Ah, there have been overextended days: writing 1,500 words of paid articles, a day, working elsewhere... It's lighter now. It can be hard, when I haven't blogged in a while to decide what's that one worthy thing that I most want to put up. I frequently have my 'evening nigh reflections' and yet there are times when it is difficult to post. There's something about critical mass. f I post regularly, I don't have this "It needs to be something momentous feeling". But the most important motivator, for me, is the sense of being read. Blog posts can be siphoned off into emails...

But: Moving into this third year with ENR, I have, for the first time, a little digital camera. That makes online writing easier. A couple thousand words a day is feeling less intimidating. Snookums has an external keyboard and needs to be plugged in, but Toto is on the go. There's still a lot of writing to do... too much at times. But this blog is still my baby... grown now to toddlerhood.

Reflections: Beautiful Minds

Beautiful minds? you're thinking. But that's a pair of... feet. Yes, and those are confident feet, many would say. (I'll tie this together in a moment.)

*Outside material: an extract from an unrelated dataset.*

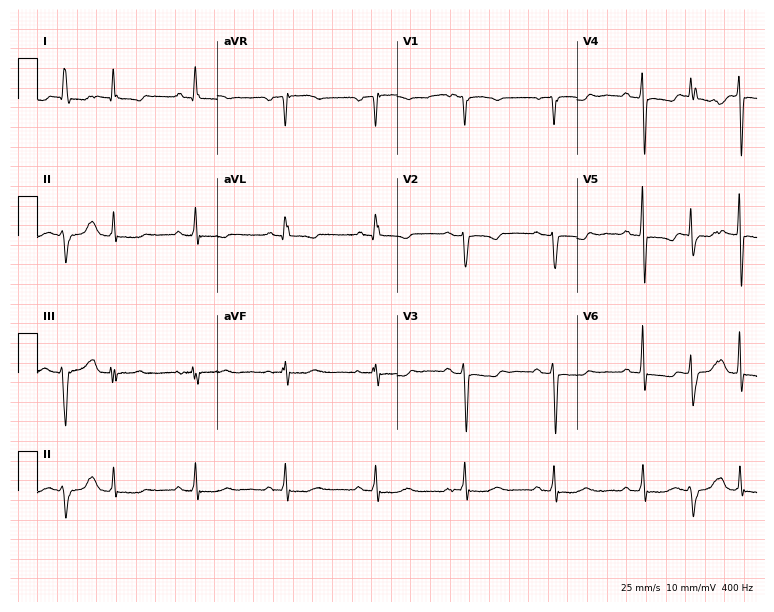
12-lead ECG from a 74-year-old female. Screened for six findings — first-degree AV block, right bundle branch block, left bundle branch block, sinus bradycardia, atrial fibrillation, sinus tachycardia — none is recorded.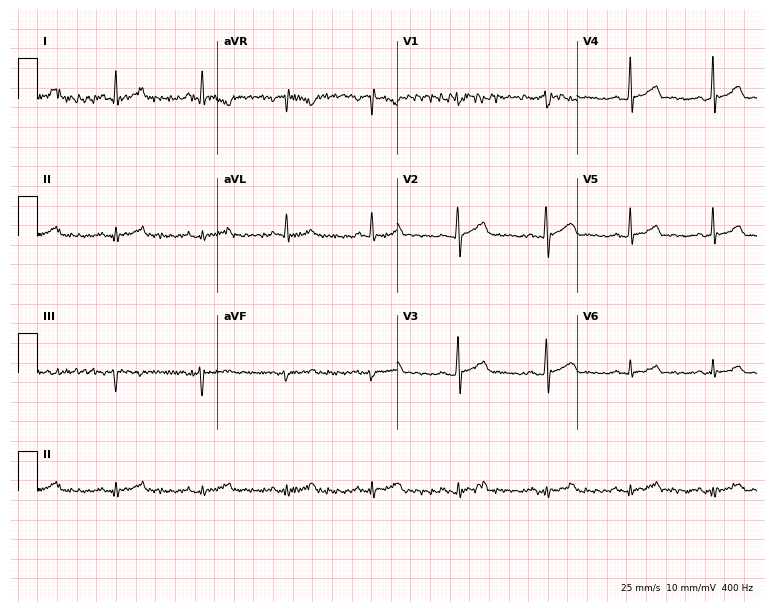
ECG (7.3-second recording at 400 Hz) — a 52-year-old male. Labelled as a normal ECG.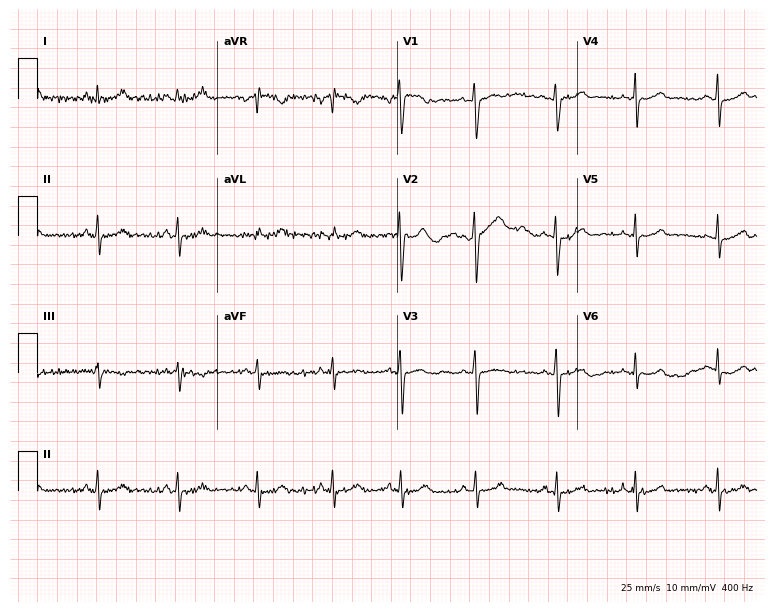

I'm still doing readings each week on a Blog Talk Radio show, and an interesting theme came up this week. I don't really like the term, erotic capital, but the concept makes sense. There are a mixture of traits that together go a long way to creating interpersonal attractiveness. The host brought up something interesting: He said it really came down to confidence. I would surely agree that the purely physical was only a small part of this nebulous thing, that the charisma and mystique were created more by the things a person did: how they dressed and otherwise 'put themselves together', how they carried themselves, how they interacted. I would surely agree that those things are often associated with confidence. But it doesn't mean they equal confidence.

I'm thinking back to the movie "A Beautiful Mind" which I saw nearly a decade ago. That woman... oh, she had that nebulous thing. The way she blazed into his office -- the fictionalized John Nash's -- when he was an up and coming professor. At first, I didn't like that woman; she seemed shallow. But, oh, did I like her as the movie progressed. I talked on and on about her that evening: the woman who dug both feet into ground when things went crazy.

Is there a biological reason for people for people to be attracted to confidence? I daresay there is. What about associating that blaze with standing one's ground? Ah, perhaps there is. The problem is that a lot of the things on the it list -- the erotic capital list -- have as much to do with polytropism as they do with confidence.